The phrase past due is an accounting term that refers to past the date on which a payment should have been made.  Those notices appear in the mail or as an email to warn customers of their violation.  This reminder is like a courtesy call, a method to encourage individuals to immediately pay the amount owed.  Yet, money is not the only that is past due.

With my mouth I will give great thanks to the Lord; I will praise him in the midst of the throng, Psalm 109:30.

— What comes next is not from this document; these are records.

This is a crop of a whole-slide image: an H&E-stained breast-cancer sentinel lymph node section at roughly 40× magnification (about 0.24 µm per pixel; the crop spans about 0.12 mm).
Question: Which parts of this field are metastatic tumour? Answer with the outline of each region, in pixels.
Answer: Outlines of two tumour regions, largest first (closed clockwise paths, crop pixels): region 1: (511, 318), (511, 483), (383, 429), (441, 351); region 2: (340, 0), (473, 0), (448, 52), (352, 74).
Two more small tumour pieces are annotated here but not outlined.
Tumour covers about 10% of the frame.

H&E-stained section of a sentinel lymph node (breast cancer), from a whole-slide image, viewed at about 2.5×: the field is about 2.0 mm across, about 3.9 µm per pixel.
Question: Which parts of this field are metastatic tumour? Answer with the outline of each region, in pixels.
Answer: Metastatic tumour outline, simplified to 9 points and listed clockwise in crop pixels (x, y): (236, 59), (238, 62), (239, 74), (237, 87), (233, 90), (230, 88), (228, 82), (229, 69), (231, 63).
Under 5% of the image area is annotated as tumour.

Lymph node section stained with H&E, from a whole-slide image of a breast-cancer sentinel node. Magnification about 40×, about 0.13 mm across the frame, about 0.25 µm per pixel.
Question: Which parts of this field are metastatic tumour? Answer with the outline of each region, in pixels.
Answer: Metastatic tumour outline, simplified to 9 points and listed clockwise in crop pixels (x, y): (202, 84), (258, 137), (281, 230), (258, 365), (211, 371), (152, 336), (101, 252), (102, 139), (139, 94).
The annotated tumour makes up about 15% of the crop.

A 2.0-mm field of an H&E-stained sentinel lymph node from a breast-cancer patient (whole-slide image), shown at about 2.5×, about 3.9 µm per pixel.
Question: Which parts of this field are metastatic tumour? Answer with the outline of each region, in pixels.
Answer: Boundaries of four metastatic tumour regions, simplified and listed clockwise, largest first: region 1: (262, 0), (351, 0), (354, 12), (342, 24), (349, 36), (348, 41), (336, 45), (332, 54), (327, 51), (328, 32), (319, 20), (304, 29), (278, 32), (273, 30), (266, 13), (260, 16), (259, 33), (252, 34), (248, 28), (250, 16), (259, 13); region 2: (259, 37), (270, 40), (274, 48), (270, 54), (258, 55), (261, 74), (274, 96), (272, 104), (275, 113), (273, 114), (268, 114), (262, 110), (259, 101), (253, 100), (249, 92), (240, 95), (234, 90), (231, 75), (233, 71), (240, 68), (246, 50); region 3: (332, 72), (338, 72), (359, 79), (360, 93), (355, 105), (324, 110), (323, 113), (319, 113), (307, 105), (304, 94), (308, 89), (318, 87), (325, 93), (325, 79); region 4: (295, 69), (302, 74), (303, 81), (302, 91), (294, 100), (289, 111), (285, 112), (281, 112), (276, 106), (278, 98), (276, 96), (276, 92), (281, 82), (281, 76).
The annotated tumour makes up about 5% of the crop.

The most obvious past due response is thanks.  While American’s celebrate Thanksgiving every November, I often forget to thank the people who have helped me along the way.  Giving thanks shouldn’t be just an annual event.  Rather, thanksgiving should be a daily practice, slowing down enough to verbally share how much you appreciate your friends, family and co-workers.  Similar to Billy Joel’s song Honesty, thanksgiving can be such a lonely word.

Through him then let us continually offer up a sacrifice of praise to God, that is, the fruit of lips that acknowledge his name, Hebrews 13:15.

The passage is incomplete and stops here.